Release of Sanskrit platform

Wed Sep 8 16:57:36 UTC 2004

This is to announce the Sept 8th release of my Sanskrit computational
linguistics platform,
available at http://pauillac.inria.fr/~huet/SKT/
The verbal morphology is now complete, for the present system (present,
imperfect,
optative, imperative), passive, perfect, future and aorist.

This may be tested at
http://pauillac.inria.fr/~huet/SKT/DICO/grammar.html
where you submit the root (in Velthuis transliteration form) and the
present class.
E.g.: bhuu 1, as 2, m.rj 2, han 2, haa 3, hu 3, daa 4, su 5, p.r 6, yuj
7, k.r 8, j~naa 9,
namas 10, etc.

Conversely, a lemmatiser (at
http://pauillac.inria.fr/~huet/SKT/DICO/index.html#stemmer)
attempts to tag inflected words.
Try for instance apibat, akaar.siit, dudoha, vaahyate, etc (clicking on
Verb).

An experimental segmenter/tagger is also available. It will segment
simple sentences, verb final, such as maarjaarodugdha.mpibati,
analysing the required sandhi.
In tagger mode, it gives a shallow parsing of the sentence or phrase,
linking to the
dictionary.
It may be used for instance to tag verb forms with preverbs, such as
utti.s.tha,
and to decompose compounds. It is able to correctly analyse forms such
as
ihehi (iha-aa-ihi = come here), and adhiiye (I learn, with sandhi
duplicating the i).

The current syntax of recognized phrases is N*.(1+V) with V=(P+1).R
that is a list of noun forms followed optionally with a verb, where a
verb is optionally a
preverb followed with a root form; the current set P of prefixes is:
ati, adhi, adhyava, anu, anuparaa, anupra, anuvi, anta.h, apa, apaa,
api,
abhi, abhini, abhipra, abhivi, abhisam, abhyava, abhyaa, abhyut,
abhyupa,
ava, aa, ut, udaa, upa, upani, upasam, upaa, upaadhi, tira.h, ni, ni.h,
nirava, niraa, paraa, pari, parini, parisam, paryupa, pi, pura.h, pra,
prati, pratini, prativi, pratisam, pratyaa, pratyut, prani, pravi,
pravyaa, praa, vi, vini, vini.h, viparaa, vipari, vipra, vyati, vyapa,
vyava, vyaa, vyut, sa, sa.mni, sa.mpra, sa.mprati, sa.mpravi, sa"mvi,
sam, samava, samaa, samut, samudaa, samudvi, samupa.

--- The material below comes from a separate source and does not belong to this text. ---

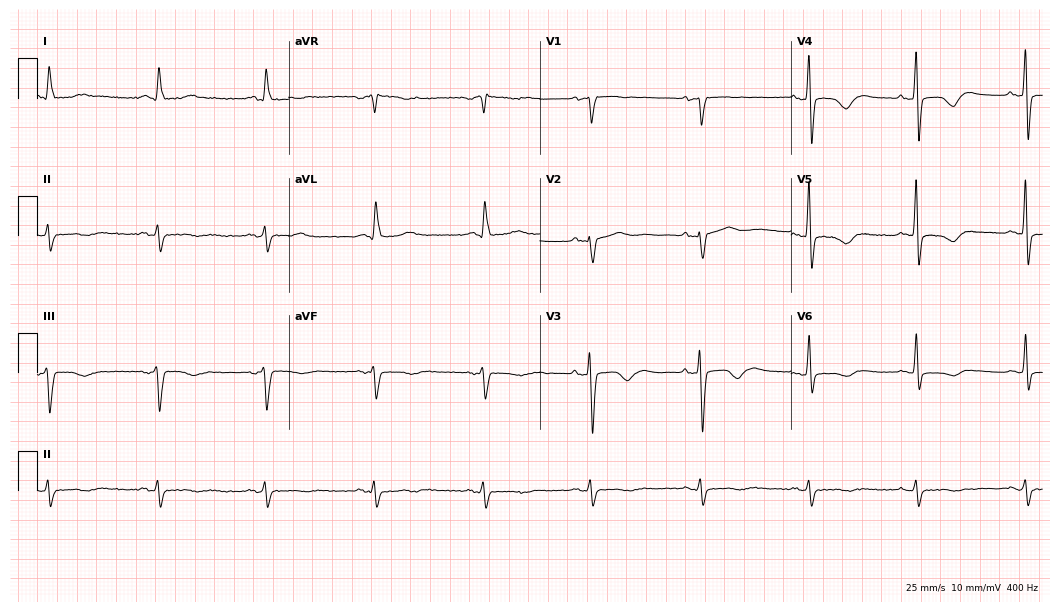
12-lead ECG from a man, 81 years old. Screened for six findings — first-degree AV block, right bundle branch block, left bundle branch block, sinus bradycardia, atrial fibrillation, sinus tachycardia — none is recorded.

Full lists of declined forms are available as downloadable free
linguistic resources.
The first one comprises 135,000 declined nouns (it includes pronouns,
numbers, participles,
particles and undeclinable forms such as absolutive and infinitive
forms). The second one
comprises 74,000 conjugated root forms. These data bases are available
in pdf format and
XML (given with a DTD).

This work is still in a very preliminary form, since it has not been
tested yet on real
corpus. I beg the indulgence of the reader, since many mistakes and
omissions remain.
He is kindly requested to report them to me.
Secondary conjugations are not systematically generated, they are
included only if
explicitly reported in the dictionary. Aorist forms are also included
on need, I did
not attempt to generate all forms given in Whitney roots. Also
participles, infinitives,
periphrastic future and perfect, are not systematically generated.
Conditional and precative
are missing. On the other hand, I generally generate both active
(parasmaipada) and middle
(aatmanepada) forms, so report non attested forms only when they do not
make sense
semantically.

All these tools are available one click away from the Sanskrit
dictionary index, at
http://pauillac.inria.fr/~huet/SKT/DICO/
Enjoy

Gerard Huet